Detailed Narrative
Robust Store Network Expansion and Strategic Relocations
Medplus Health demonstrated strong network expansion in Q3 FY26, adding a net of 182 stores, bringing the total store count to 5,112 across 2.6 million square feet. This contributes to 400 net additions for the current financial year, with an outlook to add 600 new stores by FY26 end. The company strategically managed 46 store closures, with 17 being relocations and 7 converting to franchisee models, optimizing its footprint.
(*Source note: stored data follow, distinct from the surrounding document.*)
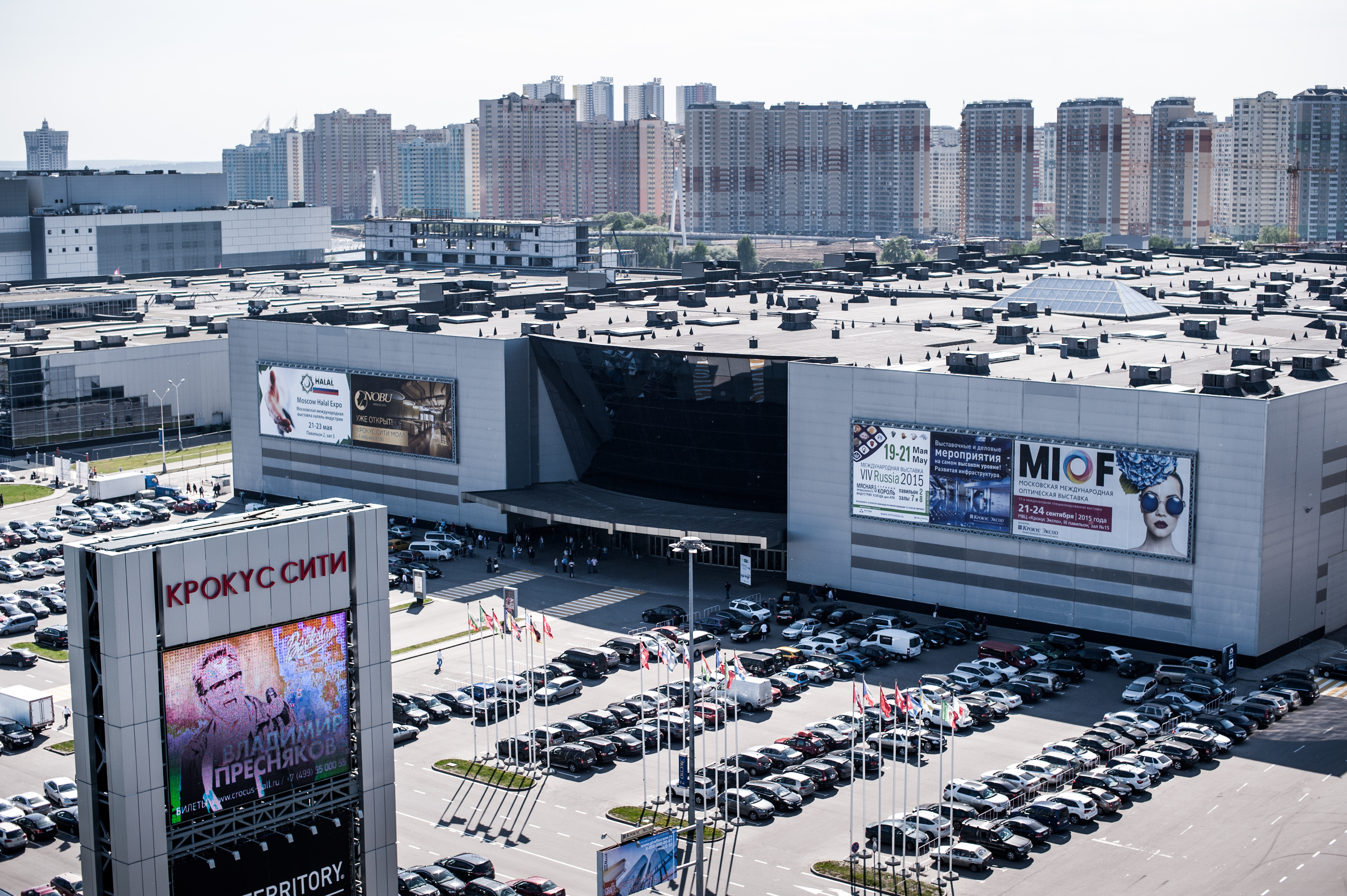 Международный выставочный центр «Крокус Экспо» – одна из самых крупных и современных выставочных площадок мира, член Всемирной ассоциации выставочной индустрии UFI в категориях «Организатор выставок» и «Выставочный центр».
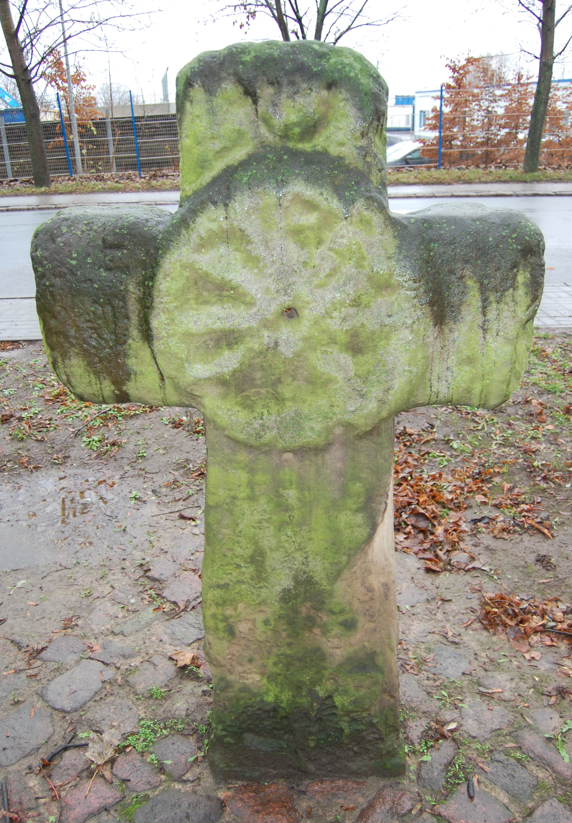 Steinkreuz in Welfesholz, Westseite mit Raddarstellung
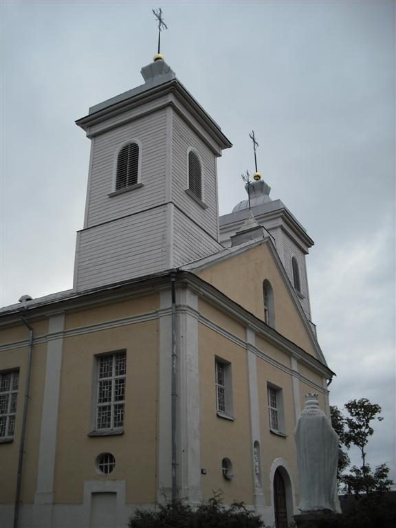 Pandėlio Švč. Mergelės Marijos Vardo bažnyčia
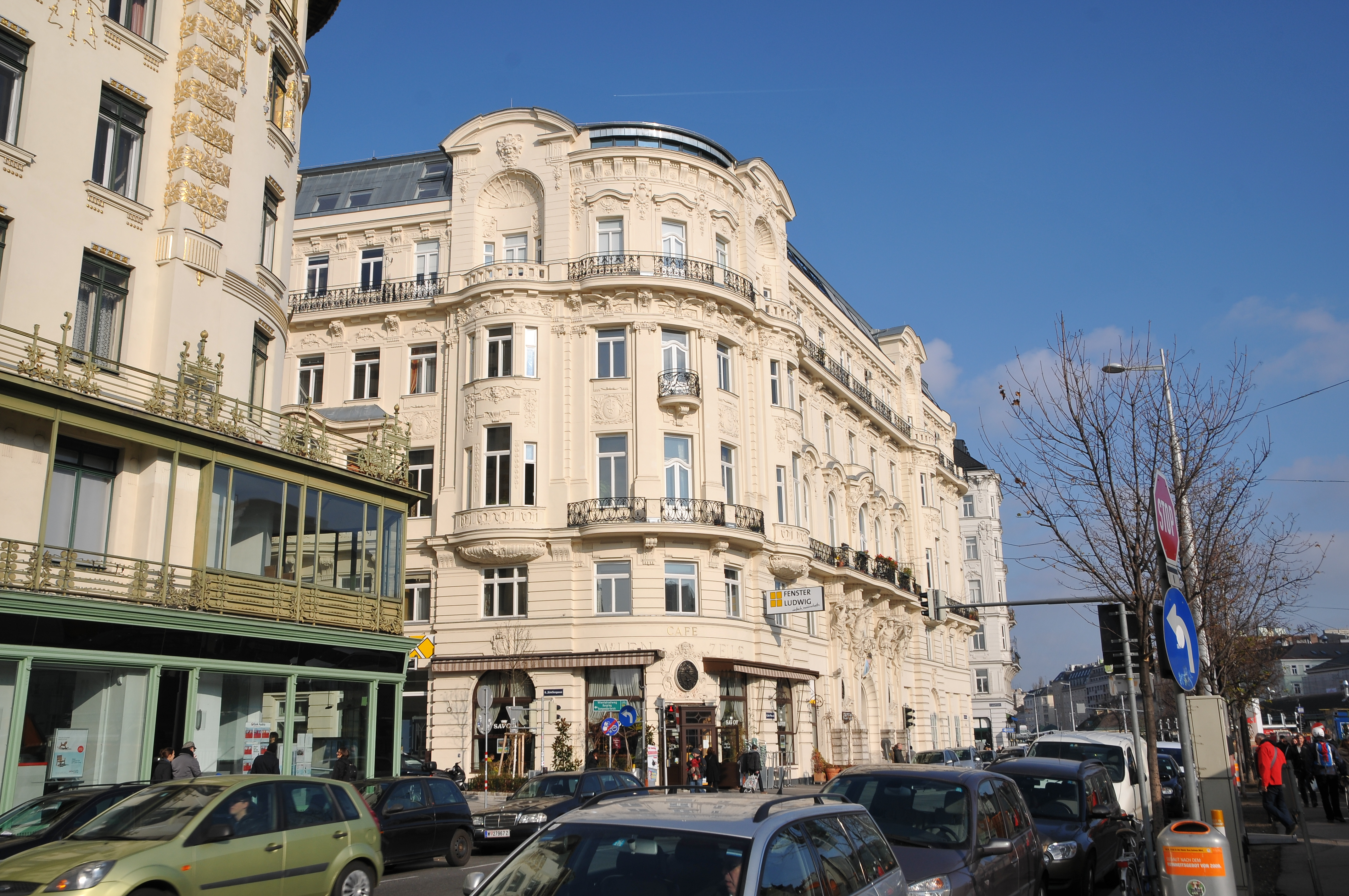 Haus, an der Linken Wienzeile Nr.36, gesehen vom Wiener Naschmarkt.
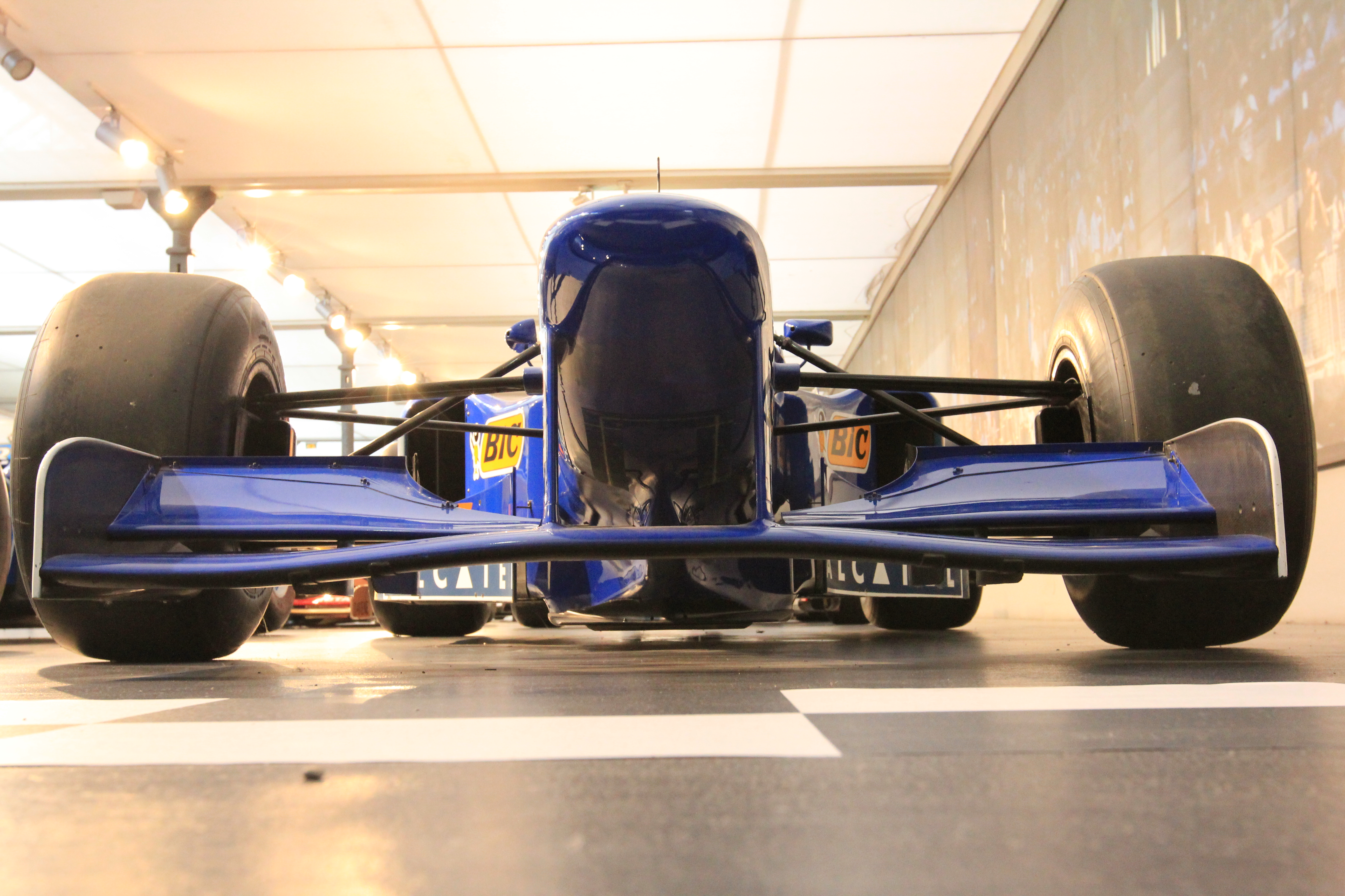 Musée de l'automobile - Mulhouse - Prost Grand Prix - IMG_2532
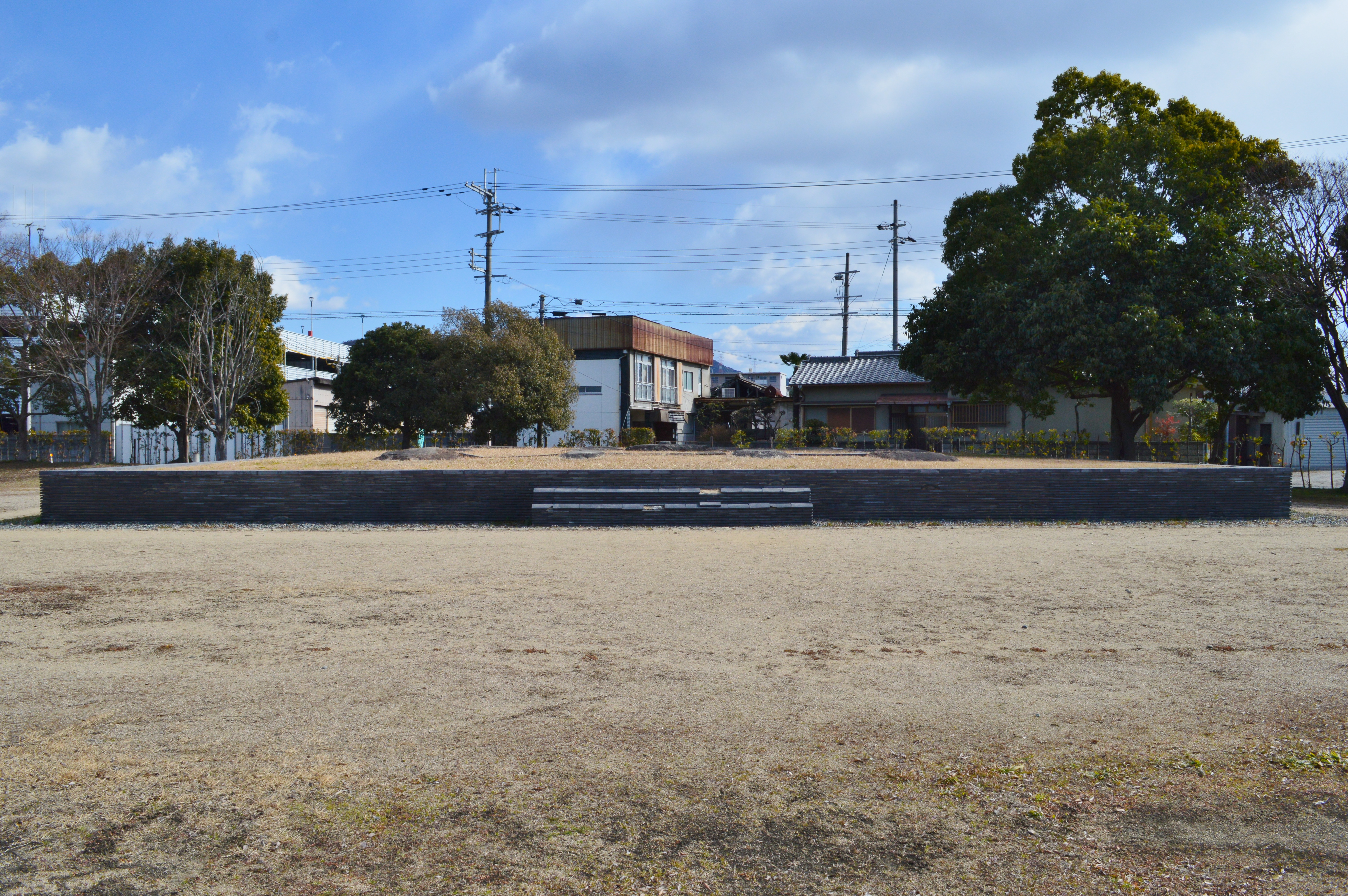 播磨国分寺跡 塔基壇

Diversified Revenue Mix and Margin Performance
The company's revenue mix shows private label sales constituting 22.2% of total revenues in Q3 FY26, with pharma at 11.6% and FMCG at 10.6%. On a GMV basis, private label pharma sales reached 18.9%, significantly up from 7.9% prior to the launch of MedPlus branded products. Consolidated operating EBITDA stood at ₹96.8 crores (5.4% margin), while pharmacy operating EBITDA was ₹92.5 crores (5.2% margin), with stores older than 12 months achieving a 5.8% operating EBITDA margin.
Strong Growth and Margin Improvement in Diagnostics Segment
The diagnostics segment exhibited robust performance, with revenue growing to ₹326.7 million in Q3 FY26, a notable increase from ₹274.7 million in Q3 FY25. This growth translated into a significant improvement in operating EBITDA, which reached ₹50.7 million in Q3 FY26 compared to ₹22.1 million in Q3 FY25, resulting in an impressive 15.5% operating EBITDA margin. The company also reported 1,80,000 active plans covering 3,68,000 lives by December 31, 2025.
Optimized Working Capital and Inventory Management
Medplus Health maintained efficient working capital management, with net working capital at 53 days in Q3 FY26. Inventory in warehouses was optimized to 34 days, and for stores older than 12 months, it stood at 35 days. The introduction of the franchisee model has also contributed to working capital efficiency by reducing inventory carried on the company's books by ₹15-18 lakhs per store.
Incentive Structure Driving SSSG and Private Label Growth
The company's Same-Store Sales Growth (SSSG) exceeded 10%, attributed to a revised incentive structure that now considers total store-level sales (branded and private label) rather than just private label. This change, coupled with improved product availability from new warehouses, is effectively driving both branded pharma and private label non-pharma sales. Management expects gross margins to remain stable and is bullish on the non-pharma private label segment's growth potential.
One-off Expense and Monitoring of New Labour Code
Medplus Health incurred a one-off📎 nonrecurring expense of ₹70.59 million in Q3 FY26, related to past service costs due to the implementation of the new Labour Code. Management clarified this as a one-time📎 charge and is closely monitoring the evolving regulations, expecting more clarity by March or April. This indicates a cautious approach to potential future impacts of regulatory changes.